This work surveys Arkansas's road to secession with special emphasis upon the social and economic forces that compelled the state to abandon the Union. Arkansas's development was retarded by various factors, yet the state's economic picture brightened in the late 1850s as migrants from the Deep South brought a new cotton-slave prosperity. By 1860 Arkansas was as divided economically as it was geographically, a mountainous northwest with mostly subsistent farming, and a growing plantation-slave economy in the lowlands in the southeast. In politics, a well-organized political Dynasty dominated the state government from 1830 to 1860, a situation without parallel in the Old South Between 1859 and 1861 Arkansas experienced a series of political upheavals. In the state election of 1860 the Dynasty met defeat at the hands of the shrewd and ambitious Congressman Thomas Hindman. Once Hindman had been in the lower echelons of the Dynasty, yet this time he turned the contest into a battle of aristocracy vs. democracy.
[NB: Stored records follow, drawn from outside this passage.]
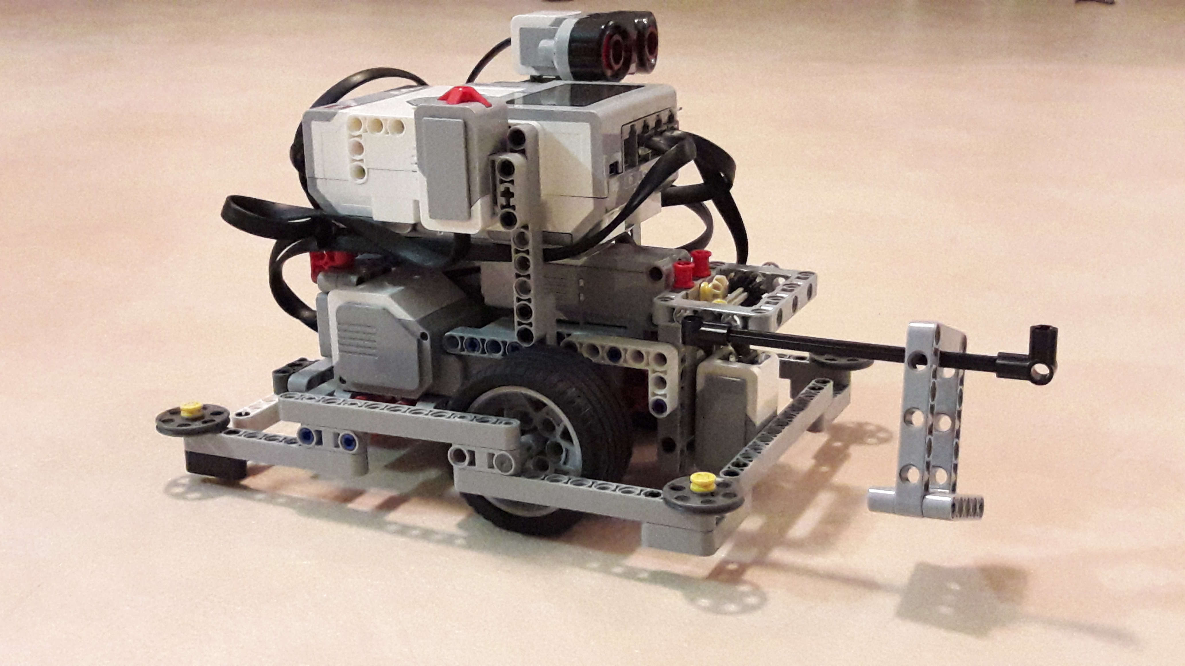 Een robot bgebouwd met de EV3
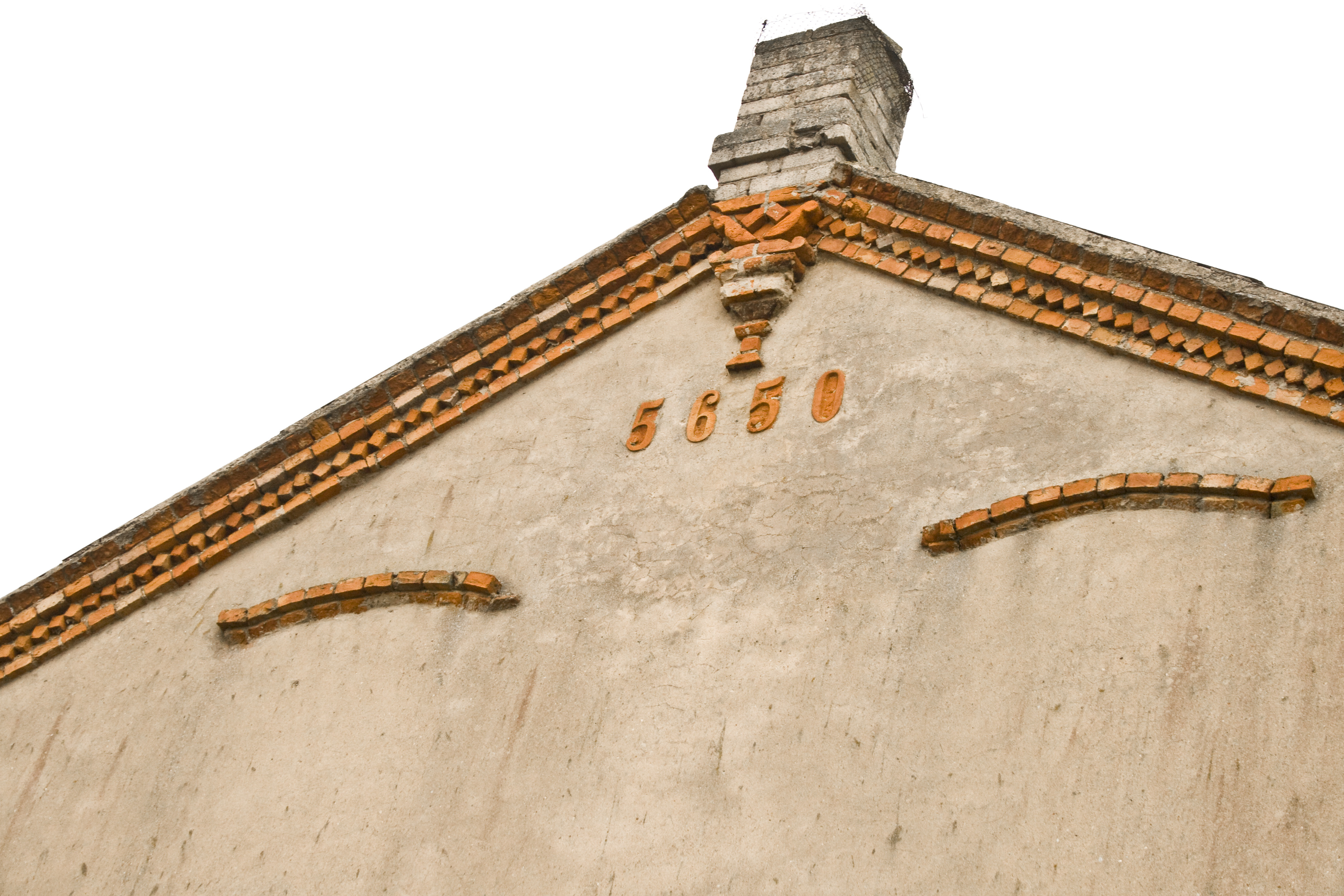 Linkuva synagogue anno 5650
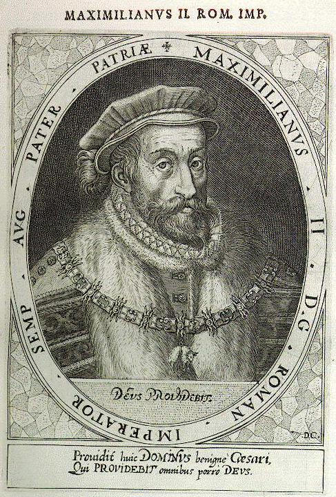 Custos, Dominicus: Atrium heroicum Caesarum, regum, [...] imaginibus [...] illustr[atum]. Pars 1-4. Augsburg: M. Manger, J. Praetorius, 1600-1602. 191 Bl.; 169 (von 171) Porträts. 30 x 19,5 cm
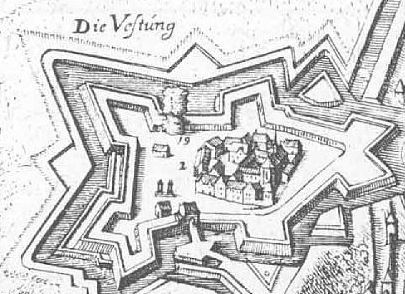 Kloster St. Jakob zu Mainz. Lage in der Zitadelle
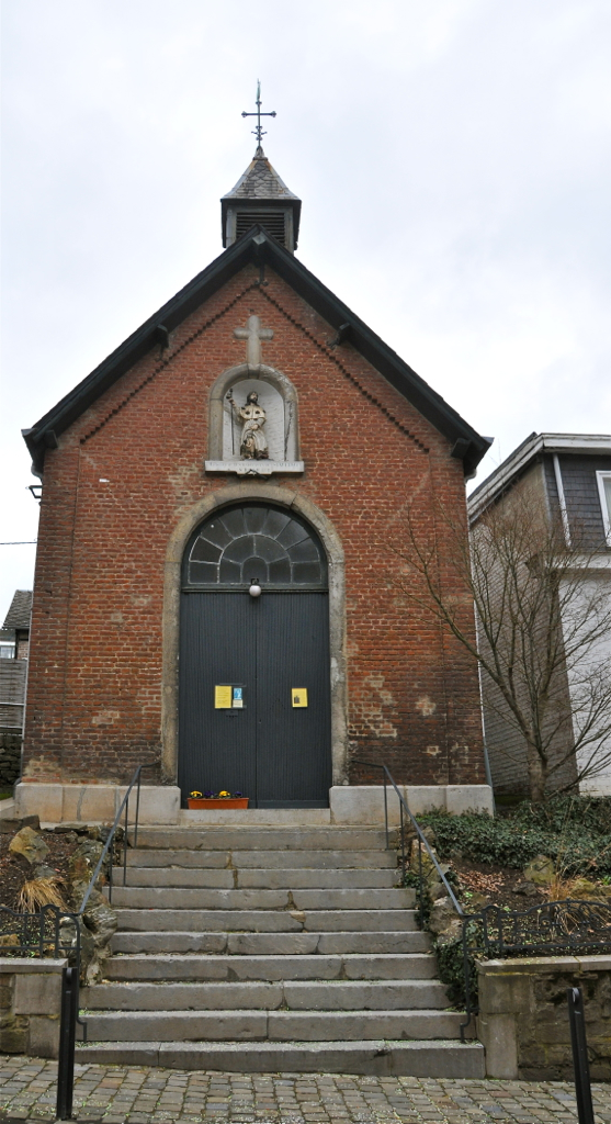 'Kapel' Place Capitaine Lespagnard Werbomont
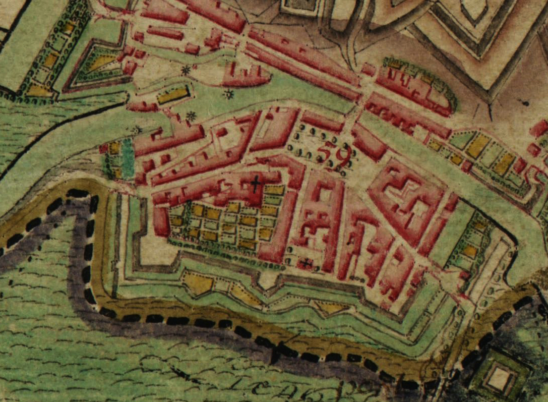 Charleroi : ville-basse sur la carte de Ferraris. Carte de Cabinet des Pays-Bas autrichiens La carte de Cabinet des Pays-Bas autrichiens a été levée sous la direction du comte de Ferraris entre 1770 et 1777. Il s'agit d'un document militaire réalisé en trois exemplaires et dont l'échelle originale est 1 / 11 520. La carte est entièrement manuscrite et procède de levers sur le terrain.
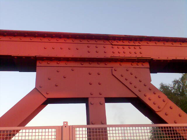 Genietetes Knotenblech innerhalb einer Stahlkonstruktion
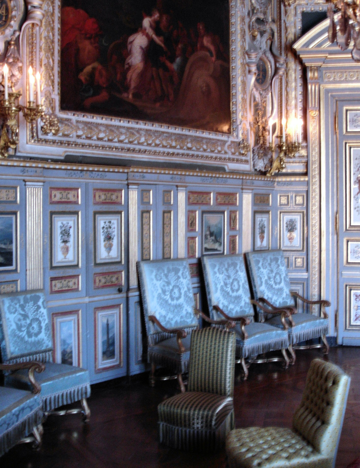 Salon Ludwigs XIII. im Schloss Fontainebleau
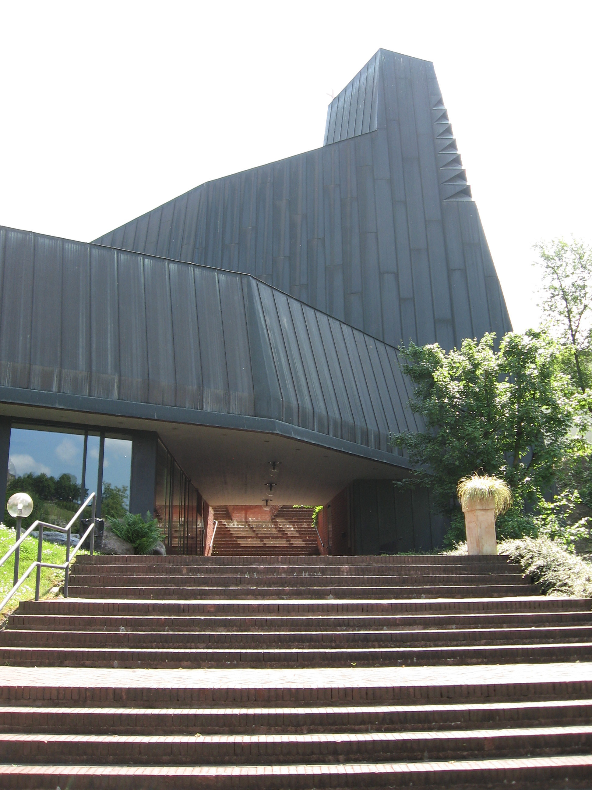 Church St. Antonius in Wildegg (Architect: Justus Dahinden, 1970)

His ticket won the governor's office and Arkansas's two Congressional seats. In the presidential race of 1860, Hindman and the Dynasty formed an uneasy alliance to carry Arkansas for Breckinridge by a small majority. In voting for such a candidate the state expressed its belief in slavery that institution's expansion into the western territories Lincoln's election introduced the issue of secession to the state. Old political divisions were now rearranged as a new geopolitical alignment occurred, a mostly Unionist northwest opposed by a secessionist southeast. This new alignment was evident during the February election of 1861 and during the March assembly of the secession convention. Until Fort Sumter, Arkansas refused to secede, yet once war was inevitable the state's cultural, economic, and political ties to the Old South proved too strong to ignore. Arkansas became the ninth state to secede on May 6, 1861. Secession, however, failed to bring about total unity. Old political suspicions and divisions emerged and the mountainous sections of northern Arkansas never accepted the state's departure from the Union. This narration of Arkansas's political history until secession gives particular attention to the regional, racial and class antagonisms present within the state prior to the Civil War / acase@tulane.edu

  1. tulane:27000
Identiferoai:union.ndltd.org:TULANE/oai:http://digitallibrary.tulane.edu/:tulane_27000
Date January 1983
ContributorsWoods, James Michael (Author)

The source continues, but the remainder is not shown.